__AIM OF THE TASK__
Pictures stay out of the copy. Retype exactly the lines below from the one with "شهید حسن نوفلاح" through the one with "Чаченка в Ромашково".

__DATA FOR THE TASK__
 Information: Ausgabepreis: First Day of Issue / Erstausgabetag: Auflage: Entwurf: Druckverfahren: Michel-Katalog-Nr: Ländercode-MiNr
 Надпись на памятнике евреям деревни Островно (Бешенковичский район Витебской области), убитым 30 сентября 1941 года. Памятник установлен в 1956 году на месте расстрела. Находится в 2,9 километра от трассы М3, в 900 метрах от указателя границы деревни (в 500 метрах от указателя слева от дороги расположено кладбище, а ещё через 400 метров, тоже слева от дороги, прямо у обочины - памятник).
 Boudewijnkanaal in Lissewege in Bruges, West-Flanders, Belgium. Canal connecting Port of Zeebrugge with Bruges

...

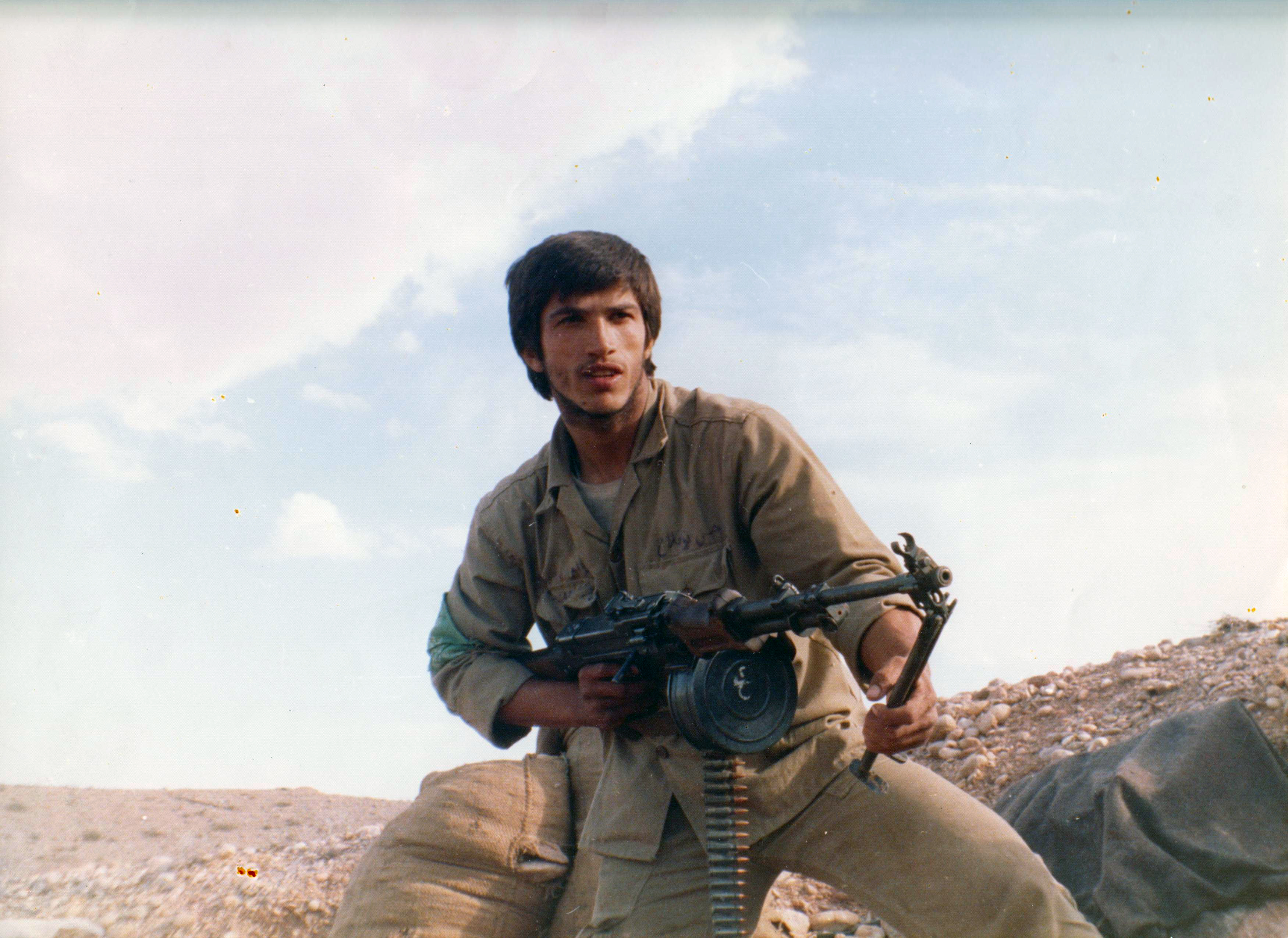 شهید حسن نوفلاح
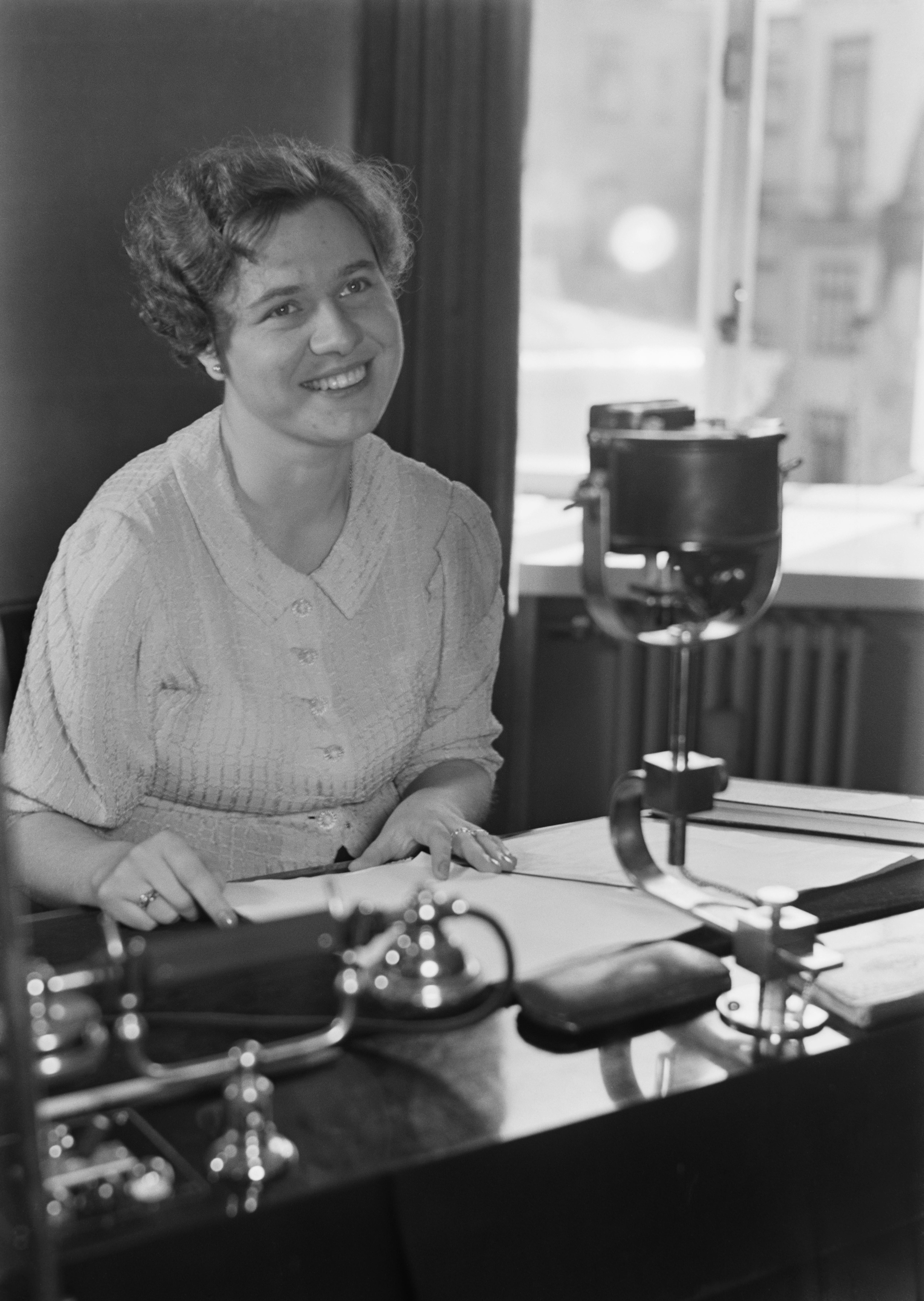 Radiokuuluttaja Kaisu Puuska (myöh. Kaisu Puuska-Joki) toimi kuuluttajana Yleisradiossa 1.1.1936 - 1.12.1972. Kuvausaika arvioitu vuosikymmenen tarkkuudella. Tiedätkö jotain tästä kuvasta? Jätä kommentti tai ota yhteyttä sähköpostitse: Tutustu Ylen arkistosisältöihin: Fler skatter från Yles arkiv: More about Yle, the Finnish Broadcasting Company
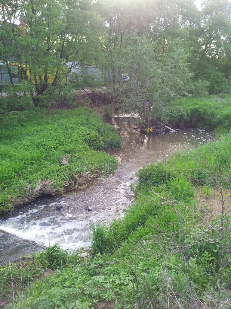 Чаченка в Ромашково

--

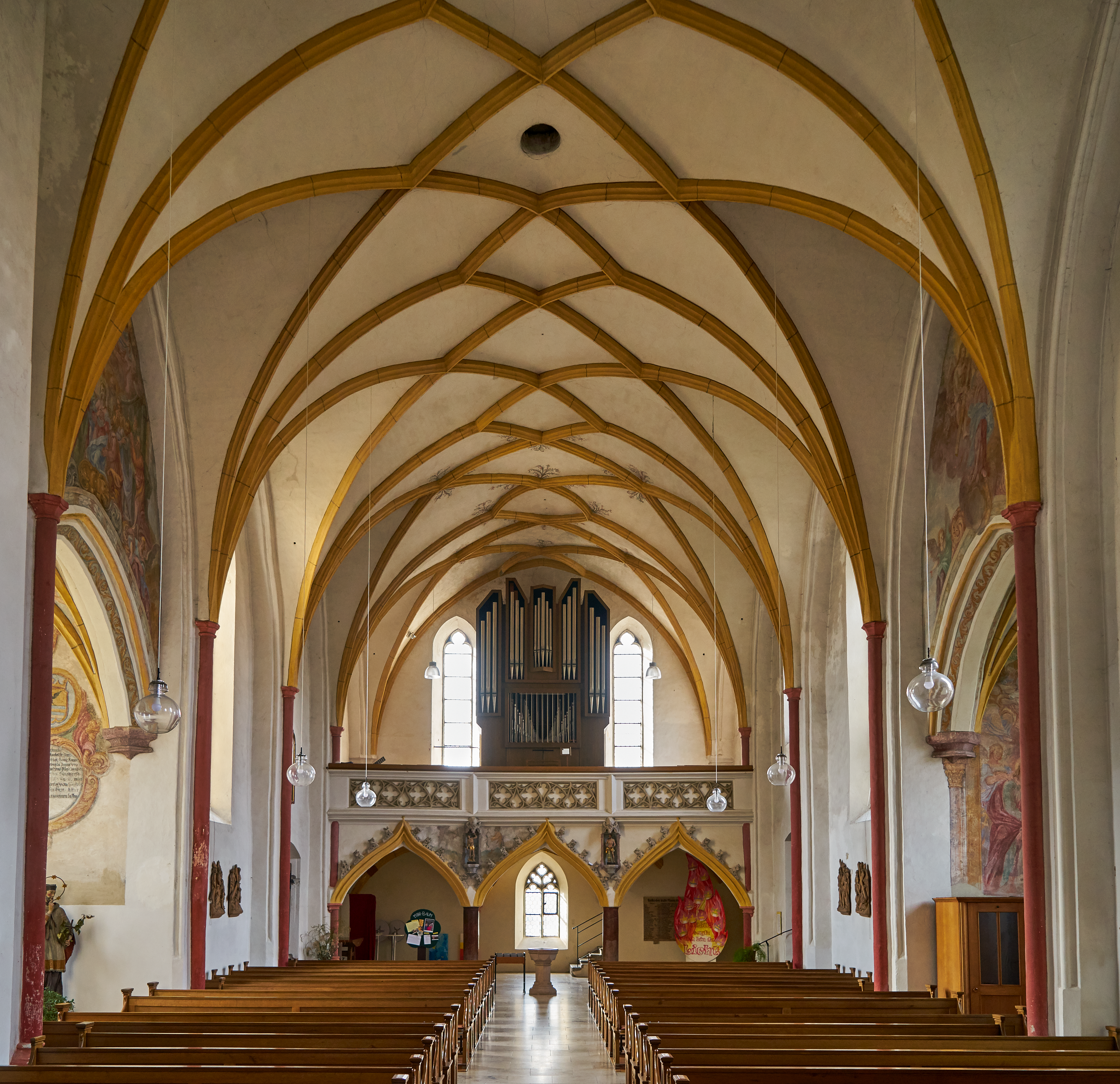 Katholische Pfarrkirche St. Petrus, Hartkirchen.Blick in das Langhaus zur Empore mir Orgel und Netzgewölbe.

__RESULT BELOW__
 شهید حسن نوفلاح
 Radiokuuluttaja Kaisu Puuska (myöh. Kaisu Puuska-Joki) toimi kuuluttajana Yleisradiossa 1.1.1936 - 1.12.1972. Kuvausaika arvioitu vuosikymmenen tarkkuudella. Tiedätkö jotain tästä kuvasta? Jätä kommentti tai ota yhteyttä sähköpostitse: Tutustu Ylen arkistosisältöihin: Fler skatter från Yles arkiv: More about Yle, the Finnish Broadcasting Company
 Чаченка в Ромашково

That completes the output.